Enterprises all over the world are leaning into blockchain technology as a way to gain competitive advantage. Blockchain offers several advantages to enterprise systems, and organizations that tap into these advantages now as early adopters are better positioned to emerge as future industry leaders.
Coinbase—a popular U.S. bitcoin exchange—just announced that customers can make instant withdrawals through PayPal. But payments aren’t the only use case that ledger technology is unearthing for enterprises. Companies like HP Enterprise, SAP and Amazon have all rolled out blockchain platforms that allow customers to do just about anything.
Large companies’ current interest in blockchain is a promising indication of its role in future enterprise technology. But, what exactly does blockchain mean for businesses? Blockchain is essentially a new form of digital trust.
Blockchain is a solution to social trust that removes the need for centralized institutions—banks, governments, medical facilities, for example—to record and verify transactions. Finally, blockchain technology relies on modern digital processes that use cryptographic proof to validate transactions, making third-party encryption and security unnecessary.
By discussing the impact of what we may refer to as “Cloud 1.0 vs Cloud 2.0,” we can look at how blockchain already impacts some huge companies and how they’ve evolved their approach to using blockchain to build social trust. In the current Cloud 1.0 era, companies such as Google, Facebook, Amazon and Apple oversee data transmission and keep records on their servers. As digital consumers, we place an immense amount of trust in these companies for securing our emails, personal data, internet searches and content.
With Cloud 2.0, however, some of the burden of trust shifts. Blockchain reclaims proof of trust and allows users to reassign the data management role to a decentralized network guided by autonomous and immutable code. With blockchain, software becomes more secure and efficient. Perhaps most important, with Cloud 2.0 and blockchain, software becomes more prescriptive: for example, rather than trusting Google or Apple to manage and monitor access to their data, consumers can instead trust that the blockchain ledger will provide a reliable record of what specific data is shared with which specific people. That’s a crucial piece of how blockchain will help the new cloud iterations to become more bulletproof in terms of recording data transactions.

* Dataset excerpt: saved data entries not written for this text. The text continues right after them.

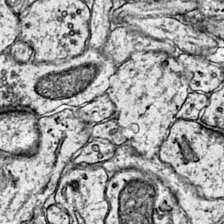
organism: Mouse
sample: Primary visual cortex
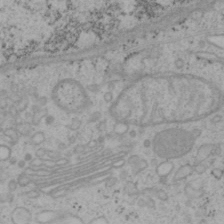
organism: Human
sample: HeLa cells
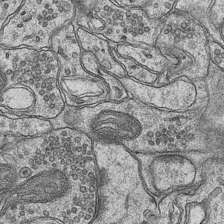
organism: Mouse
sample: CA1 Hippocampus
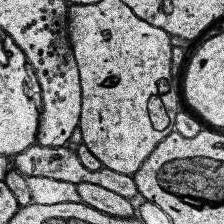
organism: Human
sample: Temporal Lobe
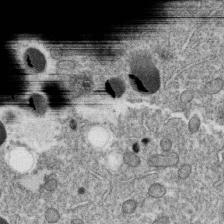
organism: C. elegans
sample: C. elegans oocyte; sperm cells
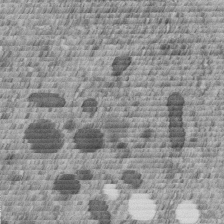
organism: C. elegans
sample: C. elegans embryo early stage
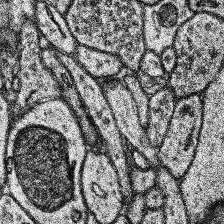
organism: Human
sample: Temporal Lobe
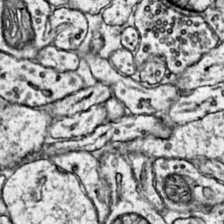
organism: Mouse
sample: Primary visual cortex

In this new Cloud 2.0 universe, where the burden of security falls on the blockchain model rather than individual actors, blockchain also promises a number of corollary benefits to enterprises.
Expedited workflows: Blockchain removes third-party transaction managers and replaces them with a more autonomous system. This blockchain-based exchange should offer time-saving benefits, as logs and ledgers that require third-party review and approval weigh down various processes. Automatically reviewing and approving transactions with a secure and immutable network should expedite workflows.
Cost: Most transactional mediums owned by private vendors, and they often add fees and other costs. Cutting out third-party middlemen while continuing to process transactions or complete tasks automatically should save money.
Transparency and security: Digital assets are all immutably branded within the blockchain so that transactions are irrefutable and irreversible. For example, you can use the blockchain to store important information that different people must rely on, such as the source and processing stages of food products, and then go back to see exactly who made what changes from any time.